Per anni, il ricordo della ex Stazione Sanitaria è sempre rimasto vivo dentro di me, tanto da andare a cercarlo e trovarlo, incontrando mille difficoltà. Lo rividi e rimasi dispiaciuta nel vederlo degradato con alte erbacce ed in uno stato di grande degrado. Tornata a Bologna grazie ad Internet, scoprii che era il sindaco di Brindisi. Era Domenico Minnitti. Gli scrissi una lunga lettera raccontandogli le nostre vicissitudini e la calda ed affettuosa accoglienza ricevuta dai brindisini. Ebbene, sono stata invitata da lui a partecipare il 29/11/2006 ad un evento, per ricordare i 50 anni dell’arrivo di ebrei italiani cacciati dall’Egitto, ponendo un basso rilievo vicino all’ingresso del campo.

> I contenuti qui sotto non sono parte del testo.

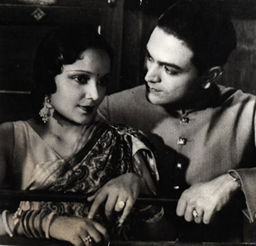 Devika Rani et Najmul Hasan à la fenêtre du wagon dans Jawani Ki Hawa (1935)
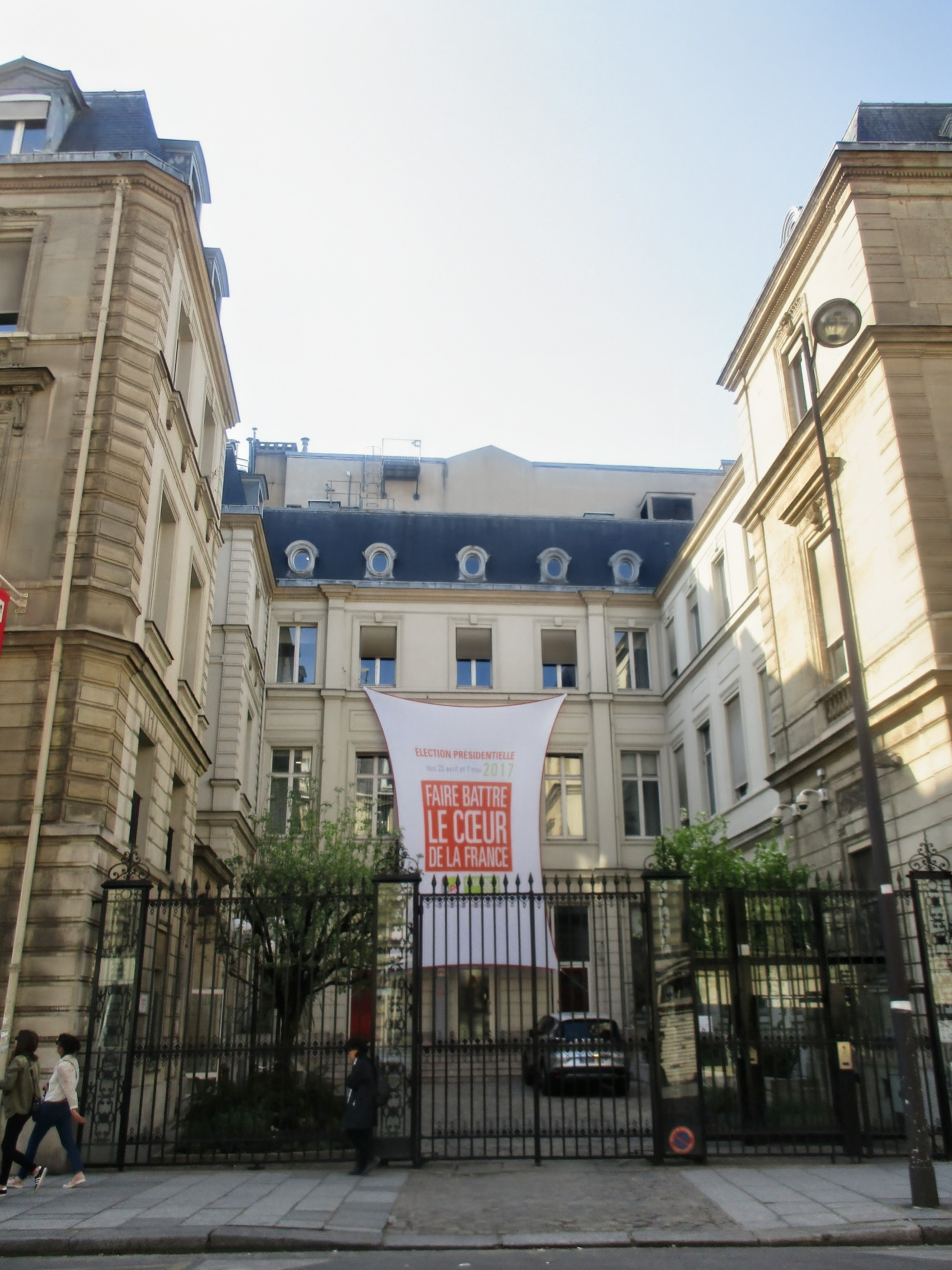 Siège du parti socialiste, rue de Solférino, pendant la campagne présidentielle de 2017 avant le premier tour.

Ora, il mio desiderio è quello di farne un Memoriale del Bene. Il mondo è pieno di Memorie di del Male di stragi, stermini, massacri. Per una volta sarebbe ben bello poter avere un Memoriale che ricordi il Bene e l’Amore.
La memoria non è solo musei, quadri, statue, ma anche quei luoghi intrisi di storia e, per Brindisi, di più di 100 anni di solidarietà verso tutti. Non solo verso ebrei.
Perché non farla conoscere ai giovani? Perché non fare conoscere questa realtà da portare anche ad esempio, alle generazioni future?
Oggi, mi trovo qui, nella sede giusta per chiedere aiuto a voi per realizzare un Memoriale del Bene in quel luogo così caro. Ho già fondato un’associazione onlus “Goccia di latte”, ho già un progetto di massima su cui indire un concorso internazionale. Ora si tratta di prenderlo in considerazione.